_SUPPLIED DATA:_
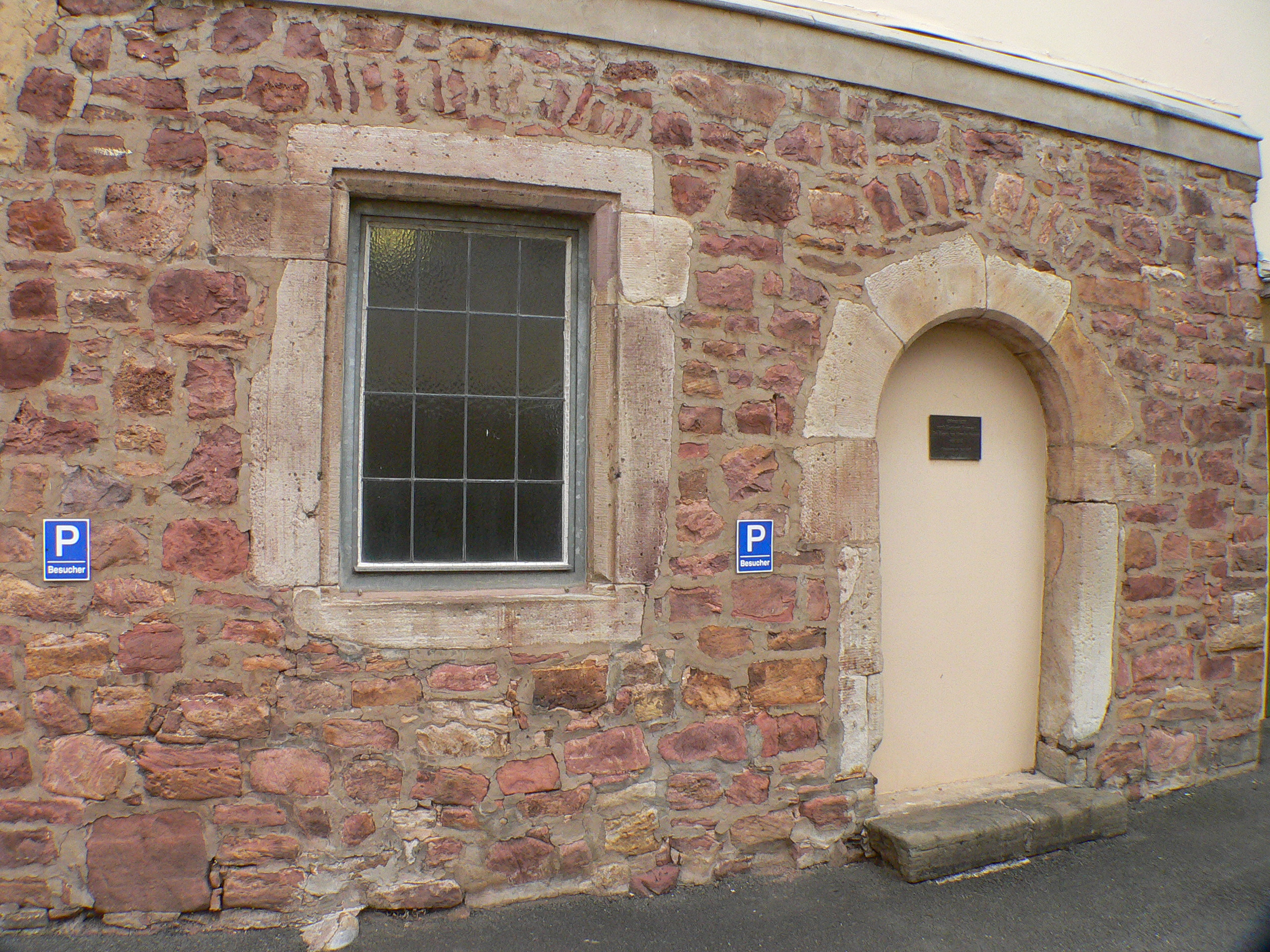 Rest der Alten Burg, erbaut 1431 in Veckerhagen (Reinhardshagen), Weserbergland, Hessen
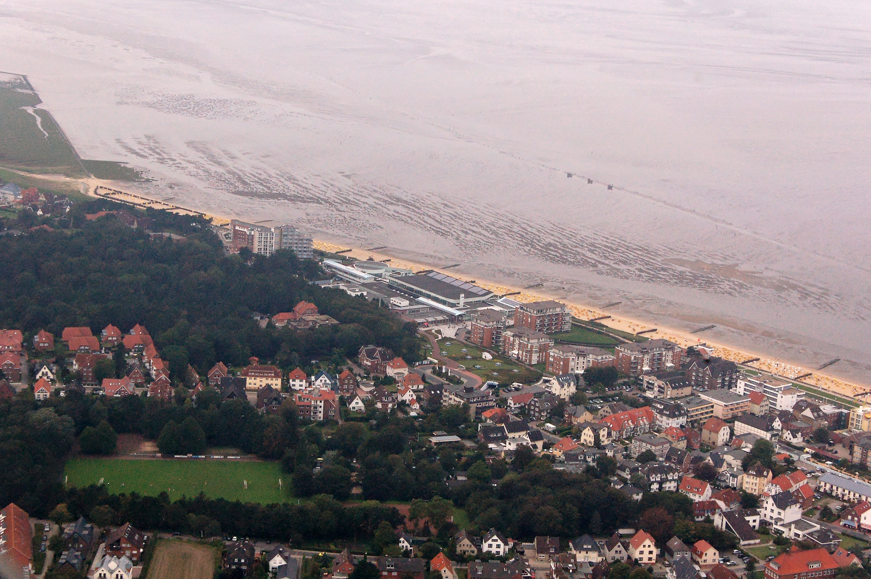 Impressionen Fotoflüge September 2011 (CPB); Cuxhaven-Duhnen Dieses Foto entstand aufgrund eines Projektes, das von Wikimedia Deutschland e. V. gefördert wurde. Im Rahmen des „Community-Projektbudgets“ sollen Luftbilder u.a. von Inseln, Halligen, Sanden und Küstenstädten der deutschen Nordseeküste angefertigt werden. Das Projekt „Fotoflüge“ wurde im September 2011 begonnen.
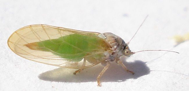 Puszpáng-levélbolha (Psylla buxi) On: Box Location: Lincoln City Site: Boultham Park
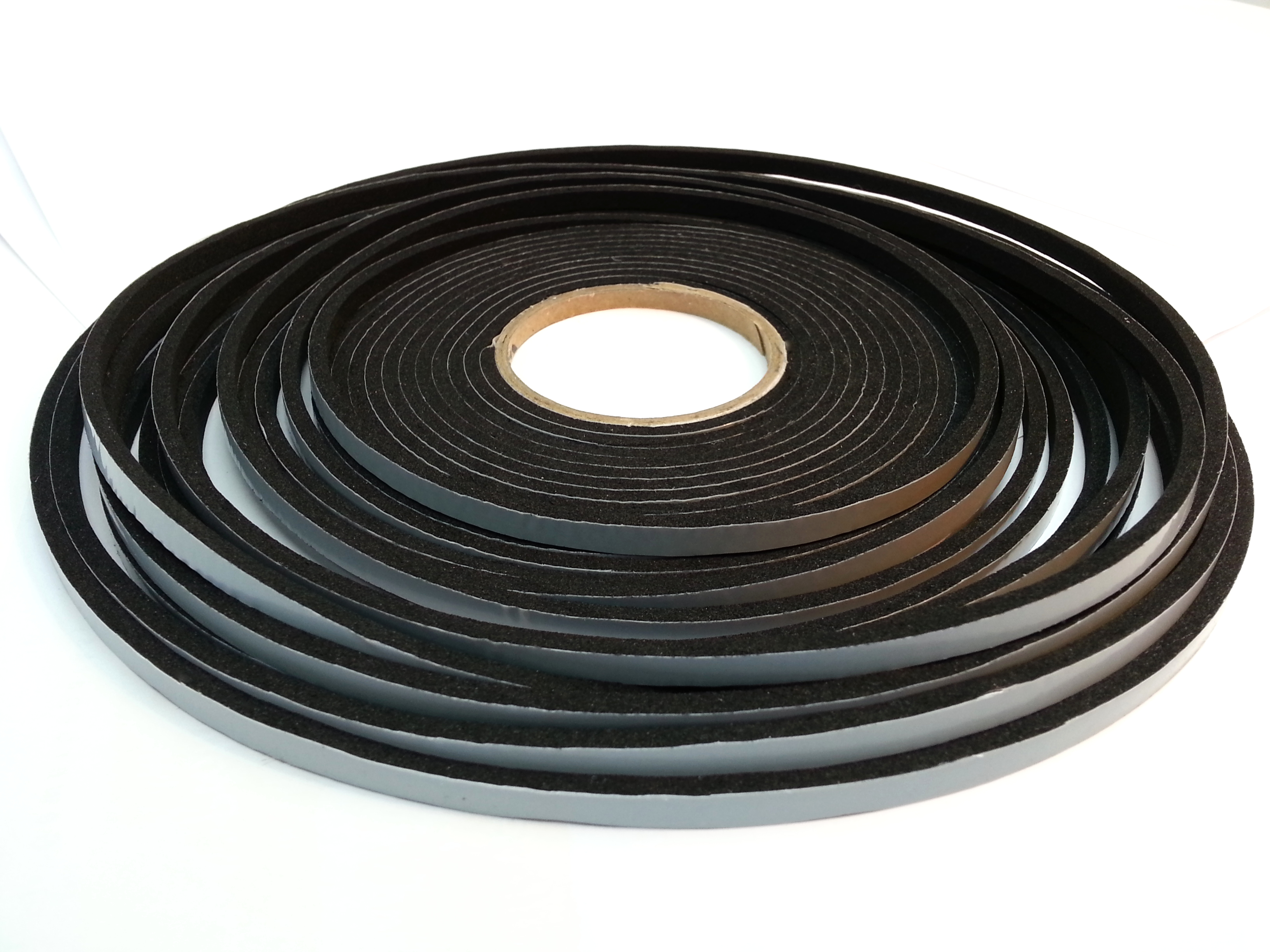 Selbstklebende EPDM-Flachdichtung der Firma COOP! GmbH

_AIM OF THE EXERCISE:_ Write the listing out again in full and unchanged, minus any pictures.

_RESPONSE TO THE TASK:_
 Rest der Alten Burg, erbaut 1431 in Veckerhagen (Reinhardshagen), Weserbergland, Hessen
 Impressionen Fotoflüge September 2011 (CPB); Cuxhaven-Duhnen Dieses Foto entstand aufgrund eines Projektes, das von Wikimedia Deutschland e. V. gefördert wurde. Im Rahmen des „Community-Projektbudgets“ sollen Luftbilder u.a. von Inseln, Halligen, Sanden und Küstenstädten der deutschen Nordseeküste angefertigt werden. Das Projekt „Fotoflüge“ wurde im September 2011 begonnen.
 Puszpáng-levélbolha (Psylla buxi) On: Box Location: Lincoln City Site: Boultham Park
 Selbstklebende EPDM-Flachdichtung der Firma COOP! GmbH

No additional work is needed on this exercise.